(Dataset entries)
══════════

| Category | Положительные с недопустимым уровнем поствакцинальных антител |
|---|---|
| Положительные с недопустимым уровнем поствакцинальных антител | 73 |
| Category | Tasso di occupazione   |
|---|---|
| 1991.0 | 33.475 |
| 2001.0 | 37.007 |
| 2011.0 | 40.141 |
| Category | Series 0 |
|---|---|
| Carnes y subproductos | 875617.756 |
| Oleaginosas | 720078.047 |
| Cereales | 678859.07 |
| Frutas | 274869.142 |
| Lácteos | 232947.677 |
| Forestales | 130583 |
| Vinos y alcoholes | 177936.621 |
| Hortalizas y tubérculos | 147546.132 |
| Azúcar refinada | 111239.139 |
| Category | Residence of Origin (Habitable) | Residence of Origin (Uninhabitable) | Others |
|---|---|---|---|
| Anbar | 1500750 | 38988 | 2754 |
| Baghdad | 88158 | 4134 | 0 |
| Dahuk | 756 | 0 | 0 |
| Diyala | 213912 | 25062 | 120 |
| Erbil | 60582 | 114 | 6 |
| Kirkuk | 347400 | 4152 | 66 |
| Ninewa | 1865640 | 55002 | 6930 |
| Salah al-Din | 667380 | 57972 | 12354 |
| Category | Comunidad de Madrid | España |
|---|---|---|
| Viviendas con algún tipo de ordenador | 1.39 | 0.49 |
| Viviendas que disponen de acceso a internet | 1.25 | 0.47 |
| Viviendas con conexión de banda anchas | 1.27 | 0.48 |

══════════

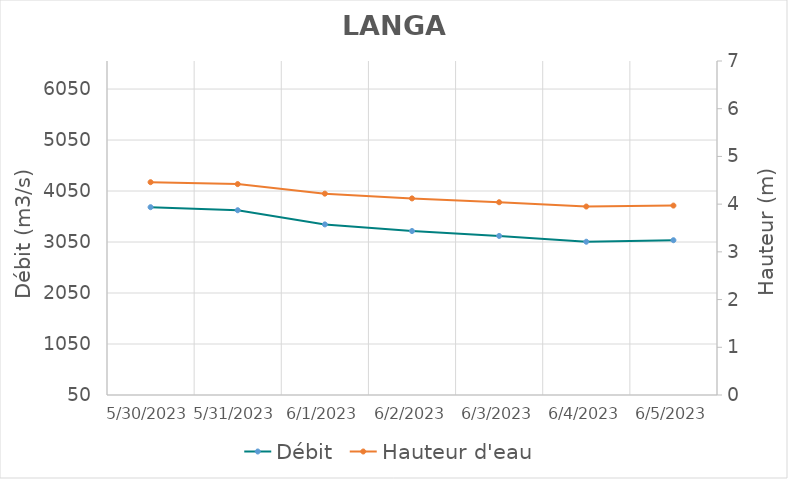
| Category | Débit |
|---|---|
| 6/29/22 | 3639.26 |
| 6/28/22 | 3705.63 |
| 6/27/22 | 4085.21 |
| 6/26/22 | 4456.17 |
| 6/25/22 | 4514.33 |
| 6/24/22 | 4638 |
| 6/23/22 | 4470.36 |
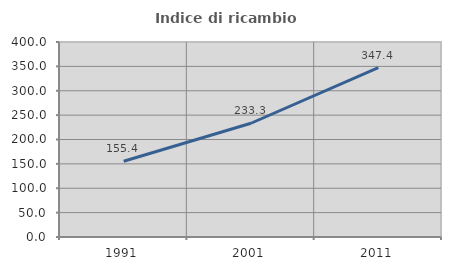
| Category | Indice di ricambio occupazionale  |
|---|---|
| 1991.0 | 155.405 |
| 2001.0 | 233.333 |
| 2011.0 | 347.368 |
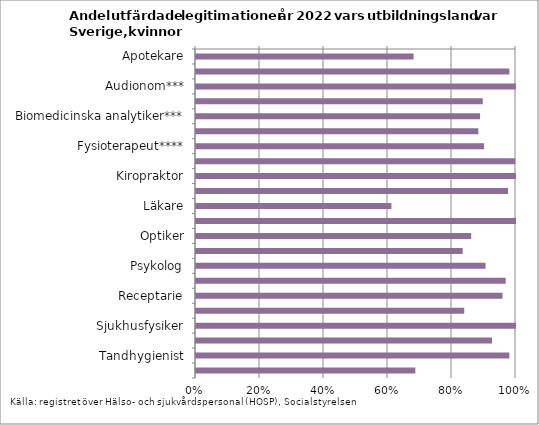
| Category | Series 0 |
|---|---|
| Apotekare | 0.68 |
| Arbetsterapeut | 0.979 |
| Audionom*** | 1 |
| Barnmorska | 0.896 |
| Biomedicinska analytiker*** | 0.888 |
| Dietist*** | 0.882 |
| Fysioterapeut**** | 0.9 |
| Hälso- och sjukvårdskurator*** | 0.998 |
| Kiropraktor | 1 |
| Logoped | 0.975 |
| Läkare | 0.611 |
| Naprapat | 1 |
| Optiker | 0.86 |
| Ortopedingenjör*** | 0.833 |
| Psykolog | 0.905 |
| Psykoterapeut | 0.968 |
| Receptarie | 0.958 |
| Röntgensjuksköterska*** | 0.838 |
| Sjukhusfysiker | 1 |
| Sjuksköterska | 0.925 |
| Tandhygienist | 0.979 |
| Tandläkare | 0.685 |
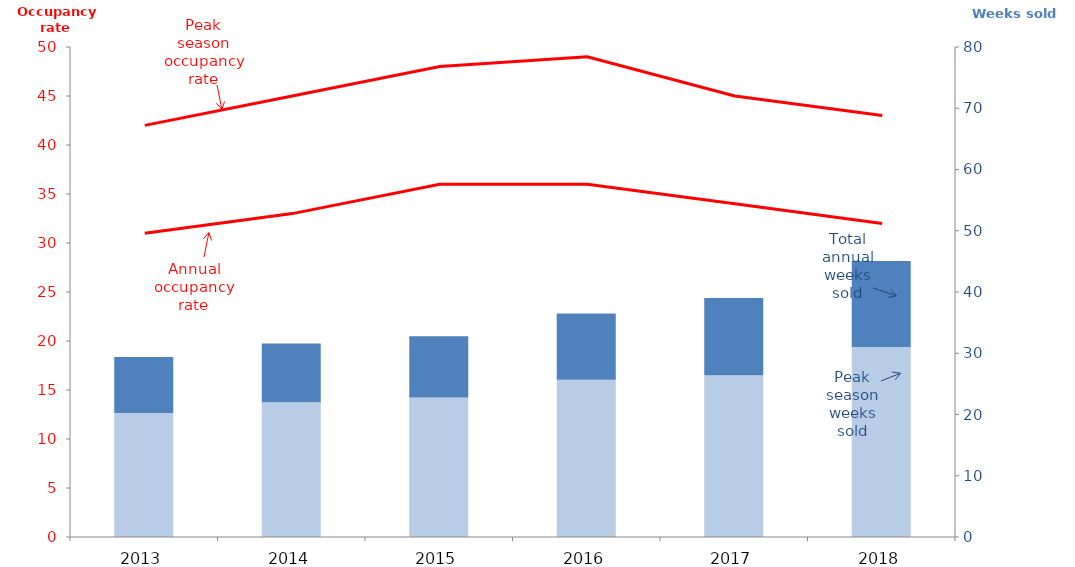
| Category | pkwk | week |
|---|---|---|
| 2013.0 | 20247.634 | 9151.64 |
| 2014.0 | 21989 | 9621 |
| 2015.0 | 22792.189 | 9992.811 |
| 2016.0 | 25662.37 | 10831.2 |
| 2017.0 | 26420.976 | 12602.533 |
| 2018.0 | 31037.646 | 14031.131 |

══════════

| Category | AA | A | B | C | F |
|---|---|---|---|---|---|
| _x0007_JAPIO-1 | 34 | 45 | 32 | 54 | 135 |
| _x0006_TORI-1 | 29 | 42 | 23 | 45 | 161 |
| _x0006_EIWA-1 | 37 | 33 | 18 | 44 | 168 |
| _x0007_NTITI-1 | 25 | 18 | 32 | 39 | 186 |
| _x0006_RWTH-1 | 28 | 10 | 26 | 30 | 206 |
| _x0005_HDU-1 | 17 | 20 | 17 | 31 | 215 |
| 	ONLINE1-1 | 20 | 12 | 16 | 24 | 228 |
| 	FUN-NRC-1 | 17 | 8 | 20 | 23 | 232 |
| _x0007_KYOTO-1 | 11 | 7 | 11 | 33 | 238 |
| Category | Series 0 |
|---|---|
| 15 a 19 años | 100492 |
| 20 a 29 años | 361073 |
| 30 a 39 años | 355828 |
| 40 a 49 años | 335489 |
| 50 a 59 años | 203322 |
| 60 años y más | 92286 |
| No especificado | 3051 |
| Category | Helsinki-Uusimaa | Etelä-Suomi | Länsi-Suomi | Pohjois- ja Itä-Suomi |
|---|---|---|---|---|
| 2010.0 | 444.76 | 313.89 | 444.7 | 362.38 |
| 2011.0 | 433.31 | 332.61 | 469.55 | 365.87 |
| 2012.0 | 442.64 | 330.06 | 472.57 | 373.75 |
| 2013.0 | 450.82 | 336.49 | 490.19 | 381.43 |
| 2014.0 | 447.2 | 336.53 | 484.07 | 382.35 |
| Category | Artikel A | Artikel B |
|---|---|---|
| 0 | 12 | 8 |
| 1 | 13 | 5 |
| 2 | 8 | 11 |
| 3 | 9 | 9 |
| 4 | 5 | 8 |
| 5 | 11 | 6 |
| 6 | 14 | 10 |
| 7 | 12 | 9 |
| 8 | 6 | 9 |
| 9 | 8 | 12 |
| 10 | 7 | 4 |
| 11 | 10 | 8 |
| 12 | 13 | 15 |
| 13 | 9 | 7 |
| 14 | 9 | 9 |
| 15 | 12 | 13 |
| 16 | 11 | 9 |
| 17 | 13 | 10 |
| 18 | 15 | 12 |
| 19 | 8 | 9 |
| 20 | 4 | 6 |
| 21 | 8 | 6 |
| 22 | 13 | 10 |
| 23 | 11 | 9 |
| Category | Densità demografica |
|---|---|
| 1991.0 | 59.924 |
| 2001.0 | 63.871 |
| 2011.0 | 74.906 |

══════════

PROBLEM TO WORK ON:
The required answer is each line of the entries containing the string "антител".

WRITTEN REPLY:
| Category | Положительные с недопустимым уровнем поствакцинальных антител |
| Положительные с недопустимым уровнем поствакцинальных антител | 73 |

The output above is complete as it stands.